Leafcutter ants are largely tropical, and the Texas leafcutter ant, Atta texana, is one of only three leafcutter ant species found in the United States. The species arrived in the region about 10,000 years ago after the retreat of the glaciers and the end of the last Ice Age.
"The ants may have only been in Fort Belknap for a few hundreds or thousands of years," Mueller says.
The ant's symbiotic relationship with the cold tolerant fungus clearly permits it to survive in the more temperate environments of Texas.
The finding provides a perspective on symbiotic relationships, which are normally thought of as being beneficial to both organisms.
"We normally think that forging a symbiotic relationship enriches lives -- that each organism is helping the other," says Mueller. "But we have found that this can be the opposite. In the tropics, the symbiosis between the leafcutter ants and their fungal crops helped to broaden the ants' ecological niches. In the Texas leafcutter, the symbiotic relationship also constrains them."
Texas is a particularly interesting laboratory for studies of local species adaptations because of its unique ecological conditions. It is the only state in the U.S. where an unusually steep precipitation gradient from east to west crosses a steep temperature gradient from north to south, ranging from temperate to subtropical.

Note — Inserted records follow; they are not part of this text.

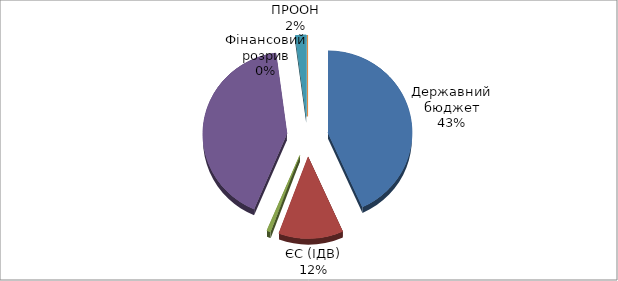
| Category | Series 0 |
|---|---|
| Державний бюджет | 18818158.401 |
| ЄС (ІДВ) | 5394266.25 |
| Донори (РЄ+) | 315000 |
| Світовий банк | 18053278 |
| ПРООН | 916078 |
| Фінансовий розрив | 0 |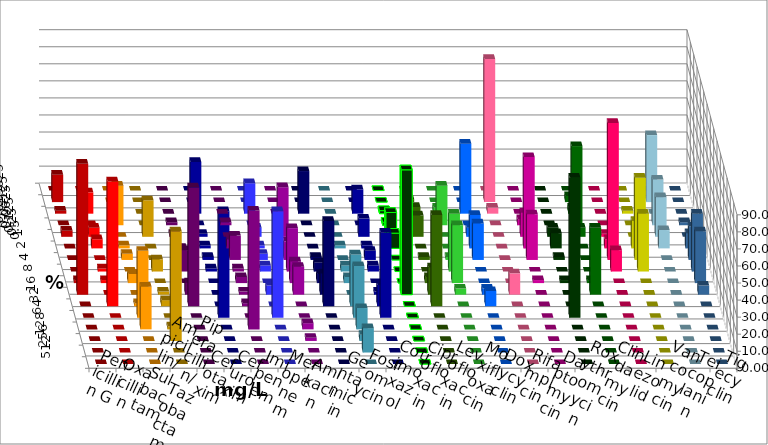
| Category | Penicillin G | Oxacillin | Ampicillin/ Sulbactam | Piperacillin/ Tazobactam | Cefotaxim | Cefuroxim | Imipenem | Meropenem | Amikacin | Gentamicin | Fosfomycin | Cotrimoxazol | Ciprofloxacin | Levofloxacin | Moxifloxacin | Doxycyclin | Rifampicin | Daptomycin | Roxythromycin | Clindamycin | Linezolid | Vancomycin | Teicoplanin | Tigecyclin |
|---|---|---|---|---|---|---|---|---|---|---|---|---|---|---|---|---|---|---|---|---|---|---|---|---|
| 0.015625 | 0 | 0 | 0 | 0 | 0 | 0 | 0 | 0 | 0 | 0 | 0 | 0 | 0 | 0 | 0 | 0 | 0 | 0 | 0 | 0 | 0 | 0 | 0 | 0 |
| 0.03125 | 16.071 | 0 | 0 | 0 | 0 | 0 | 0 | 0 | 0 | 0 | 0 | 0 | 0 | 1.786 | 0 | 0 | 83.929 | 0 | 0 | 3.571 | 0 | 0 | 0 | 39.286 |
| 0.0625 | 1.786 | 12.5 | 0 | 0 | 0 | 0 | 30.357 | 17.857 | 0 | 25 | 0 | 14.286 | 1.786 | 0 | 3.571 | 41.071 | 3.571 | 0 | 0 | 3.571 | 0 | 1.786 | 0 | 0 |
| 0.125 | 0 | 0 | 23.214 | 0 | 1.786 | 1.786 | 0 | 0 | 0 | 0 | 0 | 0 | 1.786 | 10.714 | 23.214 | 0 | 0 | 3.571 | 0 | 46.429 | 0 | 0 | 1.786 | 26.786 |
| 0.25 | 3.571 | 5.357 | 0 | 21.429 | 1.786 | 0 | 1.786 | 5.357 | 29.091 | 0 | 0 | 10.714 | 14.286 | 12.5 | 0 | 5.357 | 0 | 14.286 | 5.357 | 5.357 | 1.786 | 0 | 0 | 23.214 |
| 0.5 | 0 | 5.357 | 1.786 | 0 | 0 | 5.357 | 1.786 | 1.786 | 0 | 0 | 1.786 | 1.786 | 8.929 | 0 | 0 | 19.643 | 0 | 53.571 | 8.929 | 0 | 5.357 | 16.071 | 8.929 | 10.714 |
| 1.0 | 0 | 0 | 3.571 | 0 | 7.143 | 14.286 | 1.786 | 3.571 | 10.909 | 1.786 | 0 | 5.357 | 0 | 1.786 | 1.786 | 21.429 | 0 | 26.786 | 1.786 | 0 | 80.357 | 48.214 | 19.643 | 0 |
| 2.0 | 0 | 1.786 | 0 | 7.143 | 12.5 | 1.786 | 1.786 | 3.571 | 25.455 | 5.357 | 3.571 | 3.571 | 0 | 0 | 33.929 | 0 | 0 | 0 | 0 | 0 | 12.5 | 33.929 | 33.929 | 0 |
| 4.0 | 1.786 | 1.786 | 5.357 | 0 | 0 | 3.571 | 0 | 0 | 12.727 | 5.357 | 3.571 | 0 | 0 | 3.571 | 33.929 | 0 | 0 | 1.786 | 1.786 | 1.786 | 0 | 0 | 30.357 | 0 |
| 8.0 | 76.786 | 0 | 0 | 1.786 | 7.143 | 1.786 | 0 | 5.357 | 16.364 | 12.5 | 0 | 1.786 | 73.214 | 16.071 | 3.571 | 3.571 | 12.5 | 0 | 0 | 39.286 | 0 | 0 | 5.357 | 0 |
| 16.0 | 0 | 73.214 | 1.786 | 3.571 | 69.643 | 1.786 | 0 | 0 | 0 | 50 | 30.357 | 12.5 | 0 | 53.571 | 0 | 8.929 | 0 | 0 | 0 | 0 | 0 | 0 | 0 | 0 |
| 32.0 | 0 | 0 | 39.286 | 0 | 0 | 0 | 62.5 | 62.5 | 0 | 0 | 30.357 | 50 | 0 | 0 | 0 | 0 | 0 | 0 | 82.143 | 0 | 0 | 0 | 0 | 0 |
| 64.0 | 0 | 0 | 25 | 1.786 | 0 | 69.643 | 0 | 0 | 3.636 | 0 | 12.5 | 0 | 0 | 0 | 0 | 0 | 0 | 0 | 0 | 0 | 0 | 0 | 0 | 0 |
| 128.0 | 0 | 0 | 0 | 64.286 | 0 | 0 | 0 | 0 | 1.818 | 0 | 3.571 | 0 | 0 | 0 | 0 | 0 | 0 | 0 | 0 | 0 | 0 | 0 | 0 | 0 |
| 256.0 | 0 | 0 | 0 | 0 | 0 | 0 | 0 | 0 | 0 | 0 | 14.286 | 0 | 0 | 0 | 0 | 0 | 0 | 0 | 0 | 0 | 0 | 0 | 0 | 0 |
| 512.0 | 0 | 0 | 0 | 0 | 0 | 0 | 0 | 0 | 0 | 0 | 0 | 0 | 0 | 0 | 0 | 0 | 0 | 0 | 0 | 0 | 0 | 0 | 0 | 0 |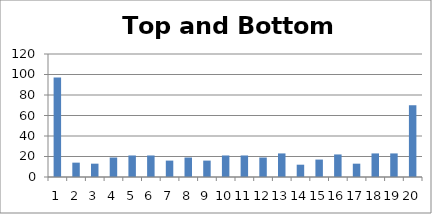
| Category | Top and Bottom Slice |
|---|---|
| 0 | 97 |
| 1 | 14 |
| 2 | 13 |
| 3 | 19 |
| 4 | 21 |
| 5 | 21 |
| 6 | 16 |
| 7 | 19 |
| 8 | 16 |
| 9 | 21 |
| 10 | 21 |
| 11 | 19 |
| 12 | 23 |
| 13 | 12 |
| 14 | 17 |
| 15 | 22 |
| 16 | 13 |
| 17 | 23 |
| 18 | 23 |
| 19 | 70 |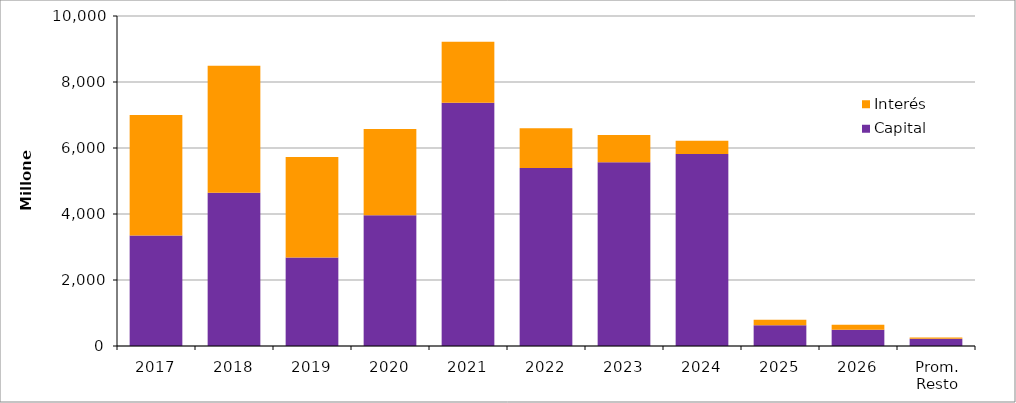
| Category | Capital | Interés |
|---|---|---|
| 2017 | 3348.983 | 3647.758 |
| 2018 | 4643.697 | 3848.543 |
| 2019 | 2685.386 | 3043.861 |
| 2020 | 3963.866 | 2614.279 |
| 2021 | 7373.648 | 1846.752 |
| 2022 | 5393.21 | 1208.982 |
| 2023 | 5565.314 | 825.75 |
| 2024 | 5817.146 | 401.305 |
| 2025 | 626.359 | 167.073 |
| 2026 | 494.93 | 149.532 |
| Prom. Resto | 218.654 | 36.768 |

"Texans are uniquely positioned to monitor the effect of environmental change on U.S. biodiversity," says Mueller. "It will be interesting to see what happens with these ants over the next 10 to 20 years with global warming. Will they expand to Oklahoma and across the Mississippi River, or will cold snaps like those we just experienced knock them back?"
Mueller's research was supported by the National Science Foundation, the W.M. Wheeler Endowment and numerous Texas landowners who allowed ant collection on their properties.